The instructions are highly educational for anyone attempting any psyop.
Why Did the “No-Virus Psyop” Fizzle?
However, this psyop fizzled. Why? In my opinion, this entire operation was an attempt to hitch a cart to a dead horse (no-virus theory), flog this dead horse, and get the cart going. The dead horse did not go very far, and that explains why the boostershots campaign was abandoned eventually. The no-virus theory is not exactly new (it predates the virus theory), and it never went very far in the last 100 years, on or outside of Substack.
Our own anti-vax campaign is a great counterexample: we have a multitude of opinions, can handle disagreement, our thoughts are constantly sharpened by these disagreements, and broad truth is behind us. Our “horse” is very much alive!
Last Note to All Virus Deniers
Dear virus deniers: while I firmly believe that viruses exist, I also would like to reiterate that each of you, including people boostershots explicitly mentioned, is a welcomed reader of my substack, and I love to hear your future opinions about anything!
Also, I am not mad in any way at anyone. It was a nice try. It was fun while it lasted, and the whole story was an interesting attempt of a likely young individual to run their personal and very harmless operation. It provides us with much food for thought and shows an anatomy of an influence operation colloquially described as a “psyop”. Nobody was hurt in the end.
Listen to Dr. Mike Yeadon among others. He was open minded enough to dive into this rabbit hole and honest enough to recognize and speak about the underlying problems with standard viral theories.
So while yes, viruses as currently described in standard texts do nicely explain our lived experiences, there is still an underlying flaw, a pretty big one, in viral science.
It is possible that they are a bit different than we think, and that they can be transmitted or "triggered" by other mechanisms than direct contact, and that our cells, under certain circumstances, can actually produce what we call "viruses" themselves.
I think we need to consider Rupert Sheldrake, Nikola Tesla, and Wilhelm Reich in all our studies of Biology.
We perhaps don't understand everything in Nature as well as we assume we do!
Researching, I did find some very interesting things. First of all, viruses do exists, however, after my research, I think we have what they are, very wrong.
Without sending all the evidence, my current theory is that viruses are part of mammalian immune response to environmental stresses (including bateria).
If you are interested in some evidence on this (feel free to ignore this whole post):
- Whenever we try to trace where a cold virus comes from, we find very large areas come up all at once (environment stress cosmic rays, plus low vit D that might be protective as possible cause?).

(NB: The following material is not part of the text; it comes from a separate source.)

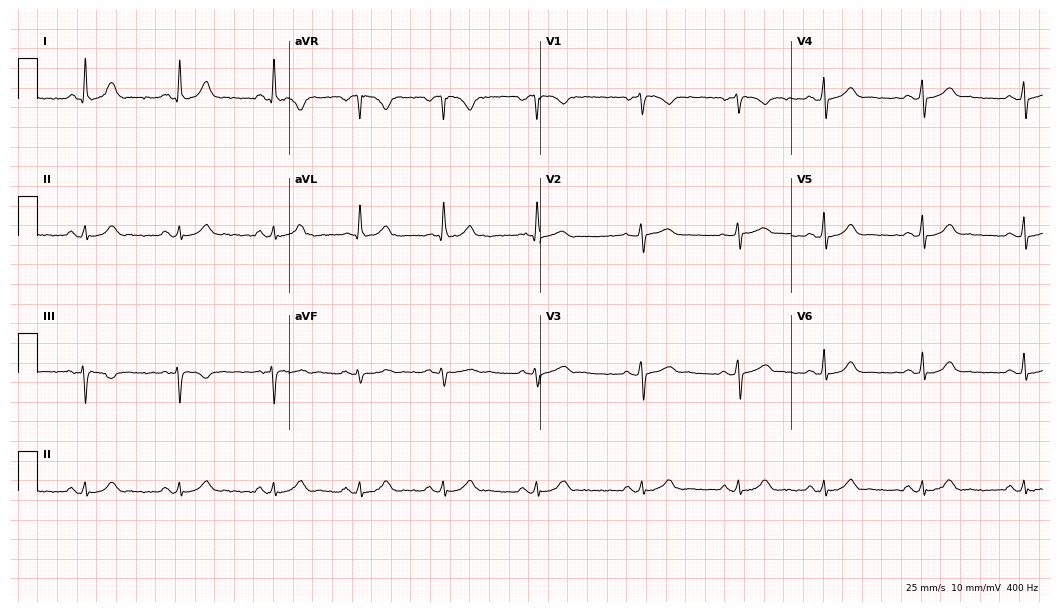
Standard 12-lead ECG recorded from a 40-year-old female. Read as a normal ECG.

- Fetus are found to have a lot of viruses in them, and when sterilized in animals experiments, the baby doesn't survive (used as a defense to protect against bacteria and other environmental things?).
- 6% of human DNA is "virus DNA" (could it not be there for a reason? Maybe as part of our immune response)
- In labs, we have only seen viruses attack bacteria under the microscope, never healthy tissue (an anti bacterial virus would be a very good defense mechanism in humans and mammals)
- To "culture" viruses requires animal tissues that are "stressed" in certain ways.
Just to be clear, I am not interested in debating or anything, and still exploring this topic for fun. But so far, this is interesting.
The whole immune memory of which viruses were used for which stressors and for the body to remember which worked and didn't (on different levels) would also be a good thing for the body to do.